Nearly 140 countries have reached an agreement on a tentative agreement that will comprehensively reform the taxation of large multinational companies and prevent them from hiding profits in offshore safe havens, where they only need to pay very little The tax may not be paid.
According to the agreement announced on Friday, countries will impose a 15% global minimum corporate tax on large multinational companies. Once implemented, it is estimated that it will bring in $150 billion in revenue for the coffers of governments.
The United States has been one of the promoters behind this agreement, as governments around the world seek to increase revenue after the pandemic.
US Secretary of the Treasury Janet Yellen said in a statement: "Today's agreement represents the achievement of economic diplomacy." She said that this will end the competition between countries with low tax rates.
She said: “The United States is not relying on the ability to provide low corporate tax rates to compete, but on the skills and innovation of workers to compete. This is a game we can win.”
The Paris Organization for Economic Cooperation and Development announced that the organization hosted the talks on the agreement.
OECD Secretary-General Matthias Koman said: "Today's agreement will make our international tax arrangements fairer and work better. This is a major victory for multilateralism."
There are several obstacles before it goes into effect. Approval of relevant tax legislation in the United States will be the key, because the United States is home to many of the largest multinational companies. The veto of Congress will bring uncertainty to the entire plan.

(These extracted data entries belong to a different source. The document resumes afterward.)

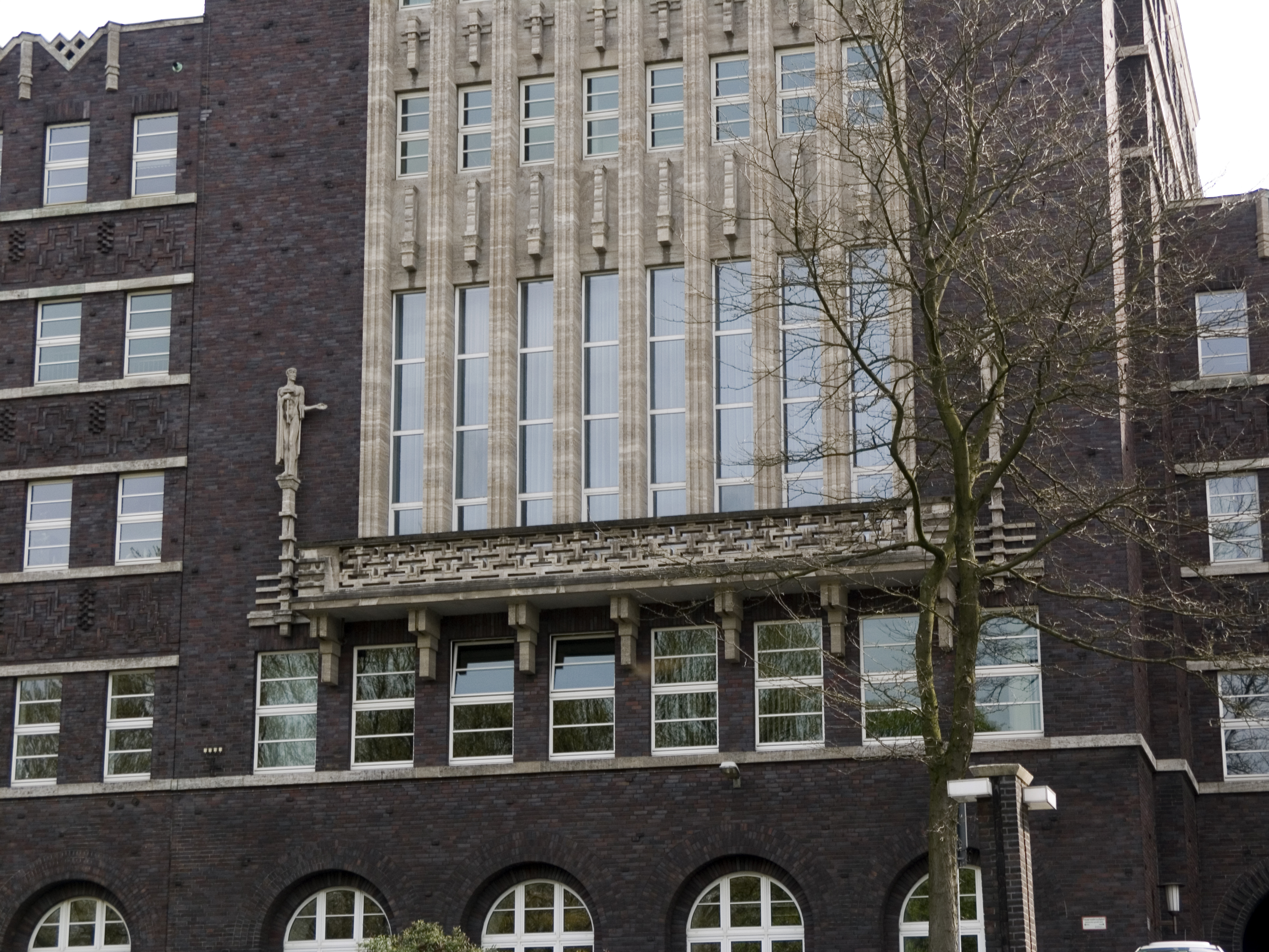 Северный Рейн - Вестфалия, Оберхаузен. Ратуша
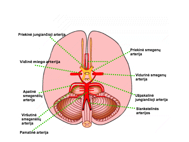 Dažniausios galvos smegenų aneurizmų vietos
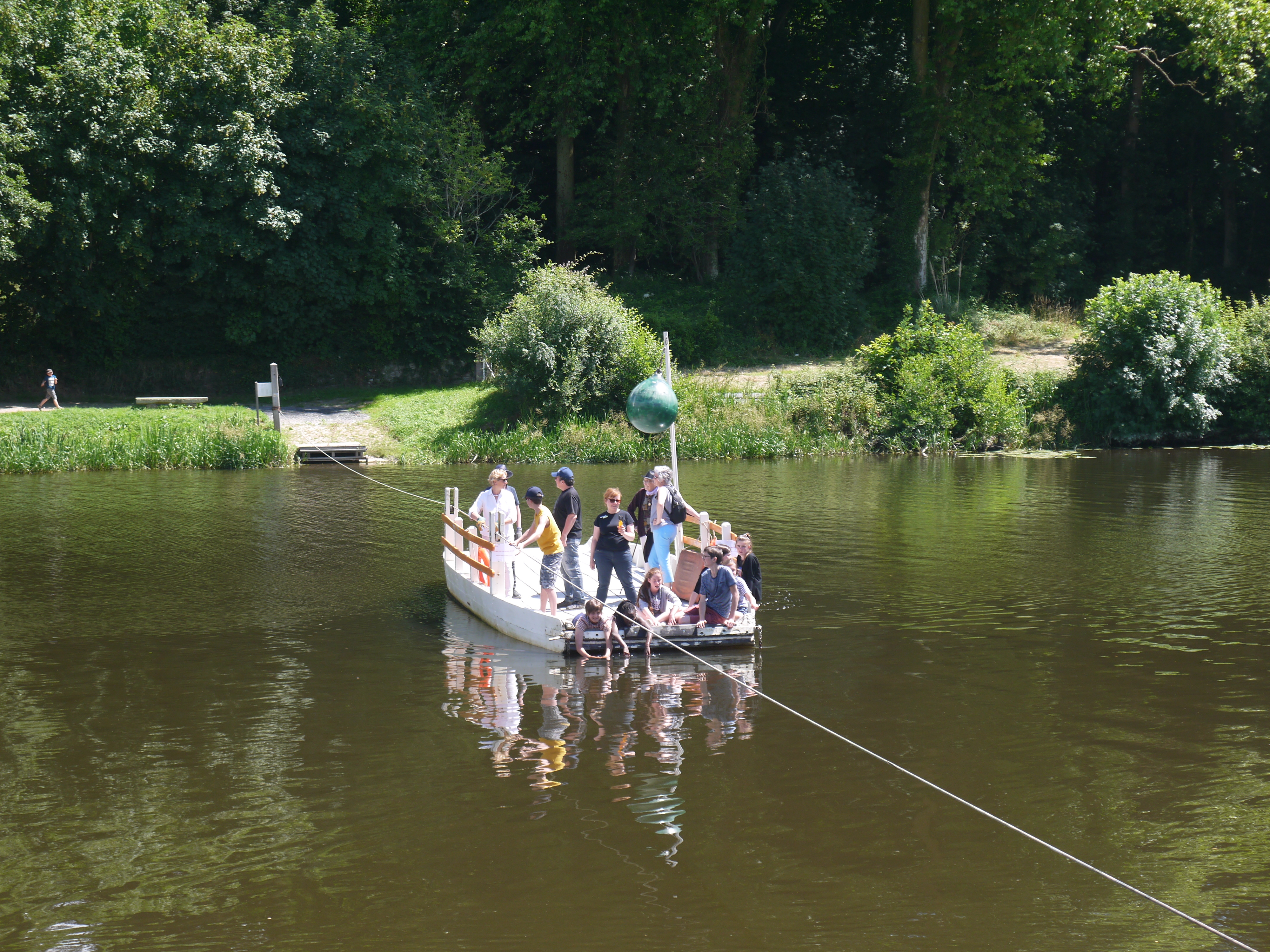 Le bac sur la Mayenne, se mouvant manuellement.

This agreement attempts to solve the new problems that globalization and digitization have brought to the world economy. In addition to the minimum tax rate, the agreement will allow countries to levy taxes on some virtual revenues (such as online retail or online advertising).
On Thursday, Ireland announced that it would join the agreement. Previously, companies such as , Google , and Facebook had set up their European business headquarters in Ireland because of the country’s low tax policy.

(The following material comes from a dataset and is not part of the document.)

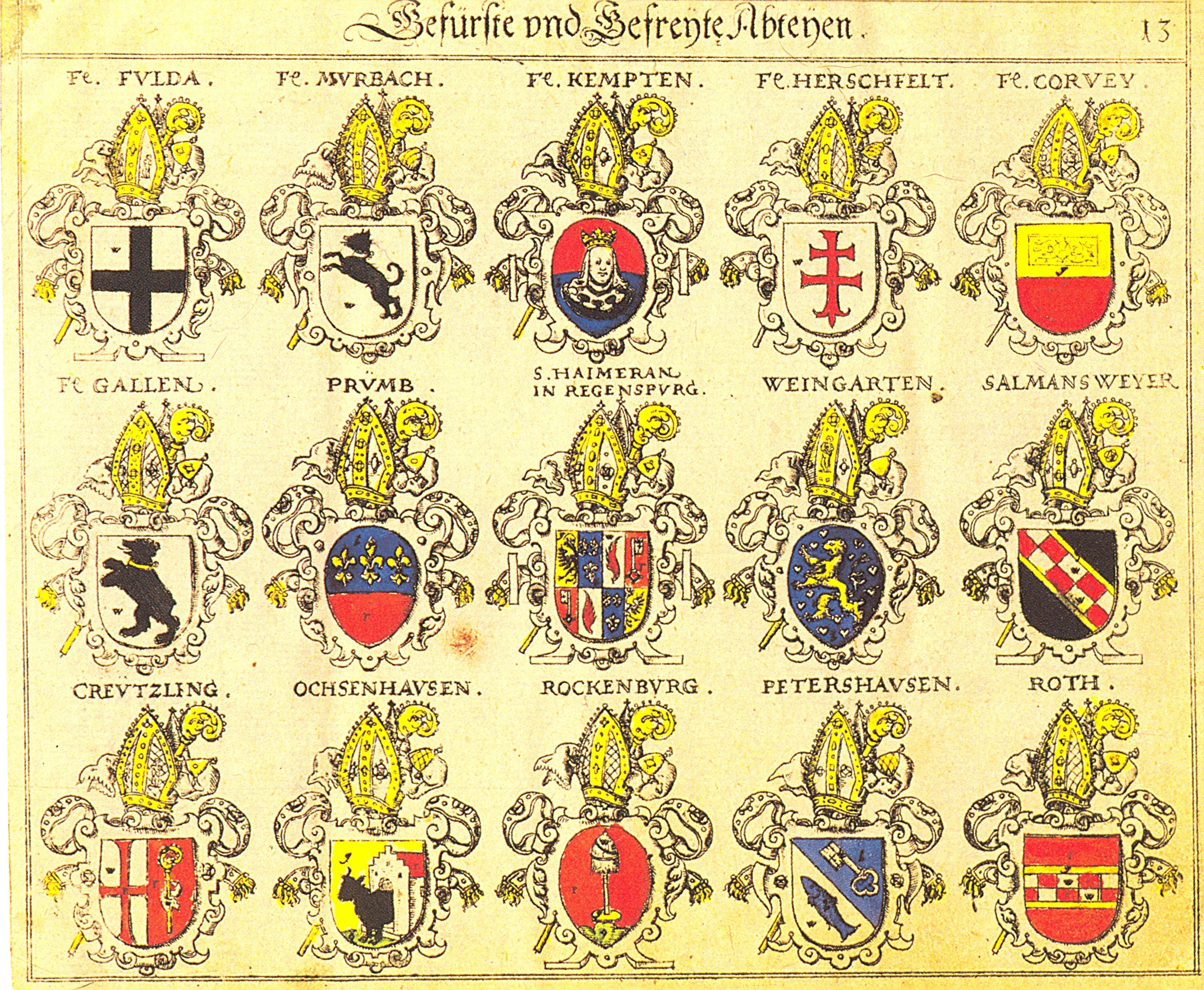 Johann Siebmacher: New Wappenbuch eingescannt aus: Horst Appuhn (Hrsg.), Johann Siebmachers Wappenbuch. Die bibliophilen Taschenbücher 538, 2. verb. Aufl , Dortmund 1989 Blatt 13
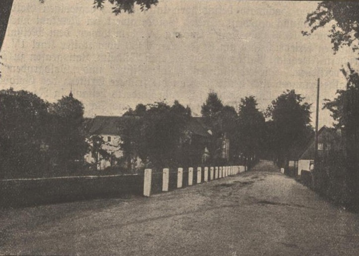 Beiträge zur Sächs. Volks- und Heimatkunde. Mit Zeichnungen von Professor O. Seyffert und Maler F. Rowland.

Facebook stated that it is "very happy to see the international consensus that is being formed."
Facebook’s vice president of global affairs Nick Clegg said that the company “has been calling for global tax rule reforms for a long time, although we recognize that this may mean paying more taxes.”
Ireland joined the agreement It is an improvement, but developing countries have already raised objections, and Nigeria, Kenya, Pakistan and Sri Lanka have indicated that they will not sign the agreement.
Those who oppose the agreement believe that most of the income generated by the agreement will go to richer countries and will bring less benefit to developing countries that rely more on corporate taxes.
The agreement will be discussed by the finance ministers of the G20 next week, and then finally approved by the leaders of the G20 at the Rome summit at the end of October.
Countries will sign a diplomatic agreement to levy taxes on companies that do not actually exist in a country but make profits (such as through digital services).
The second part of the agreement, which is to maintain a global minimum tax rate of at least 15%, will be separately formulated by each country in accordance with the model rules established by the OECD.